[WORK ITEM] In the entries below, find the line with "sample: C. elegans embryo early stage" and the line with "sample: HeLa cell HIV synapse"; copy them and every line between them exactly, but not the pictures.

Stored records
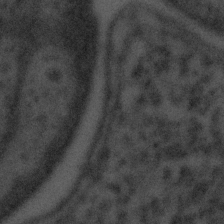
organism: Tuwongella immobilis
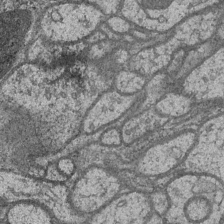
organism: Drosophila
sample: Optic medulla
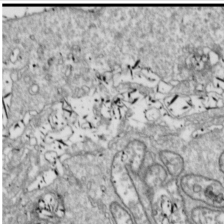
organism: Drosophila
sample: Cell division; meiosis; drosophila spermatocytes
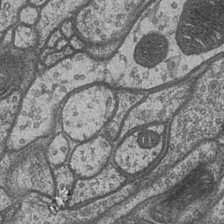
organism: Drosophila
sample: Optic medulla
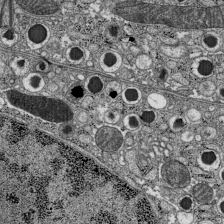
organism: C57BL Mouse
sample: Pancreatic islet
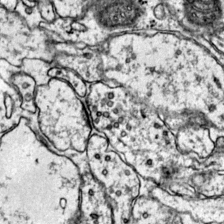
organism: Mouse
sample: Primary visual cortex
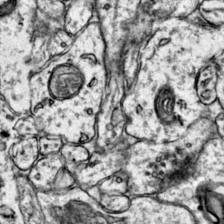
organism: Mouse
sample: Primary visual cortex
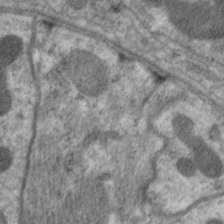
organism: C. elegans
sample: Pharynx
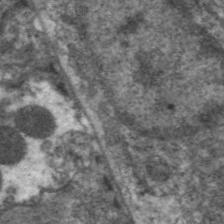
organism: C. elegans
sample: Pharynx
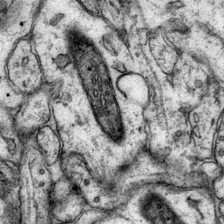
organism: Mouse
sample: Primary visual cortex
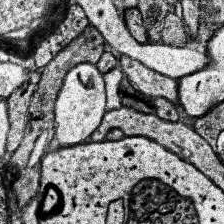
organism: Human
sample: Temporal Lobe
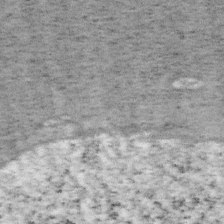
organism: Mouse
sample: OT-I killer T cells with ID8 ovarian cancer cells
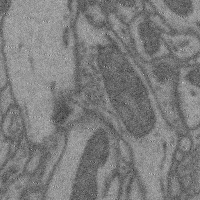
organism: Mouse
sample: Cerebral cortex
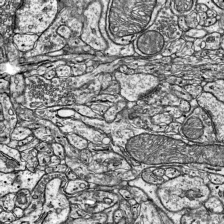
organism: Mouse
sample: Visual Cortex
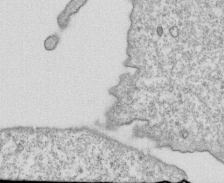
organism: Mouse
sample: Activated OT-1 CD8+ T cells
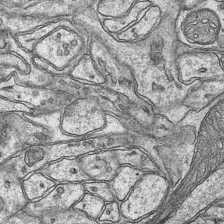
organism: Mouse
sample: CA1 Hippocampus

* * *

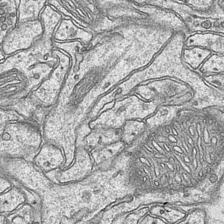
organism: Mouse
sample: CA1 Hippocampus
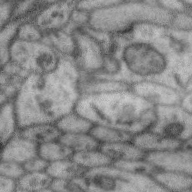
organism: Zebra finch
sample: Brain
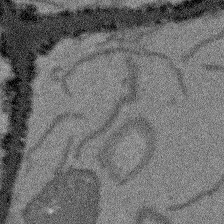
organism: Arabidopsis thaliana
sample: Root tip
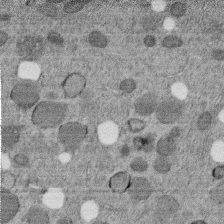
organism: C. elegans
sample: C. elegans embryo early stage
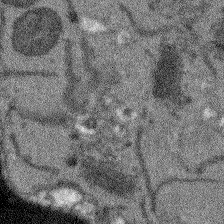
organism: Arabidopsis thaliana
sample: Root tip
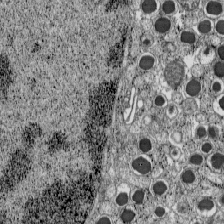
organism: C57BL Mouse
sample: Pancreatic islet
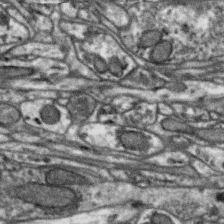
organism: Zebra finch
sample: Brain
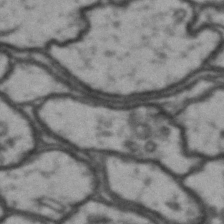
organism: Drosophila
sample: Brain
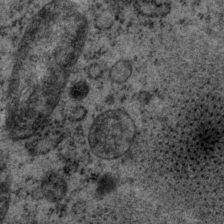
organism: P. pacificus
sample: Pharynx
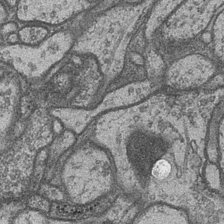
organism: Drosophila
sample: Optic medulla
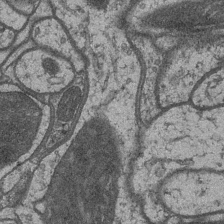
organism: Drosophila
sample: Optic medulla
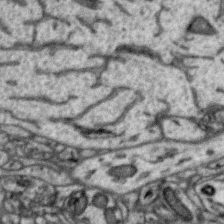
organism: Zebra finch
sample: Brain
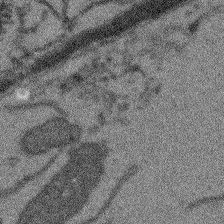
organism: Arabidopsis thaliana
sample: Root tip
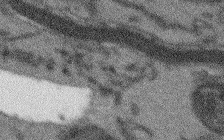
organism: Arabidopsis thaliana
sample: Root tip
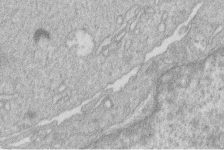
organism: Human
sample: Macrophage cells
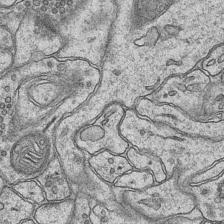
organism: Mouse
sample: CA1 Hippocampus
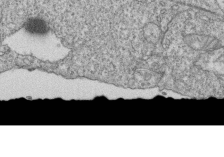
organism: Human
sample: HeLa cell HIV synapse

[THE ANSWER]
sample: C. elegans embryo early stage
organism: Arabidopsis thaliana
sample: Root tip
organism: C57BL Mouse
sample: Pancreatic islet
organism: Zebra finch
sample: Brain
organism: Drosophila
sample: Brain
organism: P. pacificus
sample: Pharynx
organism: Drosophila
sample: Optic medulla
organism: Drosophila
sample: Optic medulla
organism: Zebra finch
sample: Brain
organism: Arabidopsis thaliana
sample: Root tip
organism: Arabidopsis thaliana
sample: Root tip
organism: Human
sample: Macrophage cells
organism: Mouse
sample: CA1 Hippocampus
organism: Human
sample: HeLa cell HIV synapse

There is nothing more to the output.